Q.13 Among the following, the structure representing histidine is

Correct answer

The correct structure representing histidine is option (C), which shows an imidazole ring attached via a –CH₂– group to the α‑carbon bearing the protonated amino group and the deprotonated carboxylate group, i.e., the usual zwitterionic form of histidine at physiological pH.

Introduction

Multiple‑choice questions on amino acid structures often test recognition of side chains and ionic states at physiological pH, and histidine is a favourite because of its imidazole ring and ability to exist in several protonation states. Understanding the histidine structure representing histidine in zwitterionic form helps in biochemistry, enzyme mechanism questions, and CSIR‑NET level examinations.

Core features of histidine structure

• Histidine has the side chain –CH₂–imidazole, meaning the imidazole ring is separated from the α‑carbon by one methylene carbon.
• At physiological pH, histidine is usually drawn as a zwitterion: H₃N⁺–CH(COO⁻)–CH₂–imidazole, where the amino group is protonated and the carboxyl group is deprotonated.
• The imidazole ring contains two nitrogens (one pyridine‑like, one pyrrole‑like), and in the neutral side chain only one N is protonated; extra protonation gives an imidazolium cation but that is not the common zwitterionic form used for standard amino acid structures.

Detailed analysis of each option

Option A

In option A, the α‑carbon correctly carries the NH₃⁺ and COO⁻ groups, but the side chain ring appears directly attached to the α‑carbon without the intervening –CH₂– group.

This eliminates A, because histidine must have a β‑carbon (–CH₂–) between the α‑carbon and the imidazole ring, whereas option A shows the ring bonded straight to the α‑carbon.

Option B

Option B again shows the amino acid in zwitterionic form, but the imidazole ring appears incorrectly oriented so that both ring nitrogens are in positions inconsistent with the standard histidine connectivity relative to the side‑chain carbon.

More importantly, the side chain seems to lack the proper –CH₂– linkage or misplaces it within the ring, so this structure no longer matches the known histidine skeleton and must be rejected.

Option C (correct)

Option C displays H₃N⁺–CH(COO⁻)–CH₂– followed by an imidazole ring in which one nitrogen is protonated and the other is neutral, matching the classic textbook structure of histidine at physiological pH.

The presence of a single –CH₂– group between the α‑carbon and the imidazole ring, together with correct arrangement of the two ring nitrogens, makes C the only structure accurately representing histidine.

Option D

Option D shows an imidazole ring further substituted so that the side chain length or point of attachment is incorrect, effectively changing the amino acid into a different imidazole‑containing derivative rather than histidine.

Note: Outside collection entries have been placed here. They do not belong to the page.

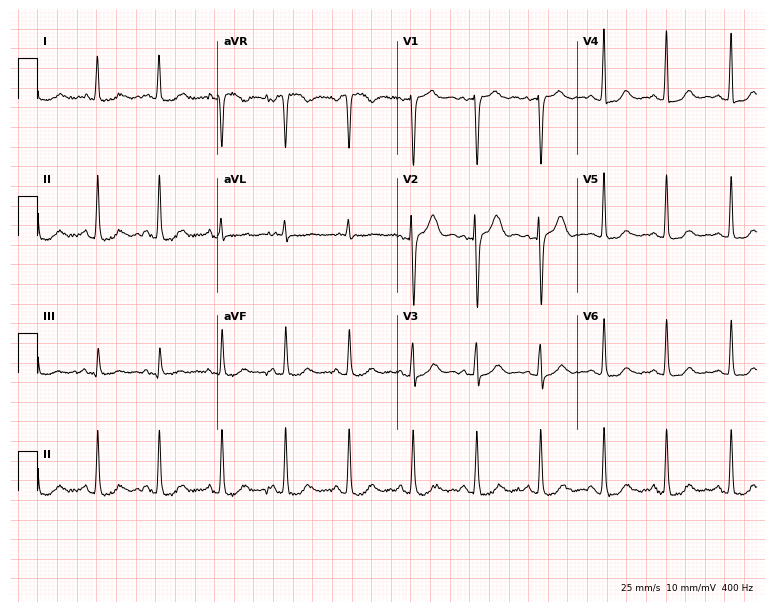
Electrocardiogram, a 42-year-old female patient. Overall reading on record: normal ECG.
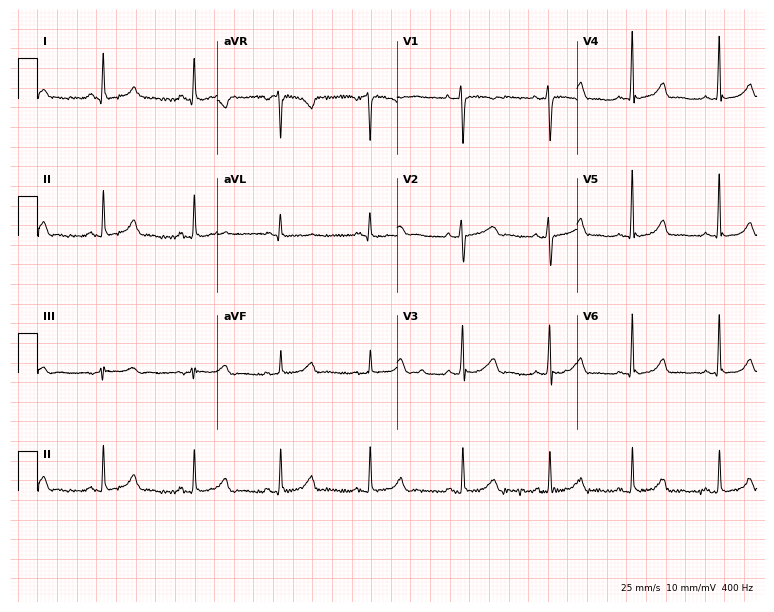
Electrocardiogram, a female, 26 years old. Overall reading on record: normal ECG.
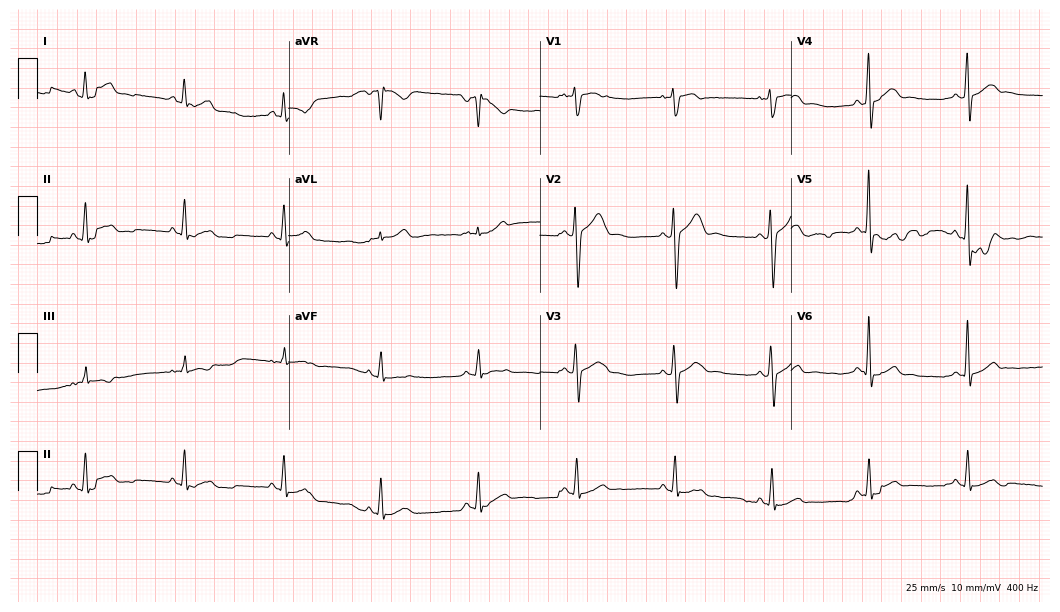
12-lead ECG from a man, 33 years old (10.2-second recording at 400 Hz). No first-degree AV block, right bundle branch block, left bundle branch block, sinus bradycardia, atrial fibrillation or sinus tachycardia recorded for this tracing.

In addition, the pattern of protonation on the ring nitrogens does not correspond to the major histidine zwitterion normally depicted, so D cannot be accepted as the structure representing histidine.

Key takeaways for similar MCQs

• Always check the correct backbone: NH₃⁺–CH(COO⁻)–.
• Verify the correct side chain length (how many methylenes before the functional group).
• Confirm the correct functional group and typical protonation state at physiological pH (for histidine, an imidazole ring with one –CH₂– spacer).

Using these checkpoints quickly identifies option (C) as the correct histidine structure in such MCQs.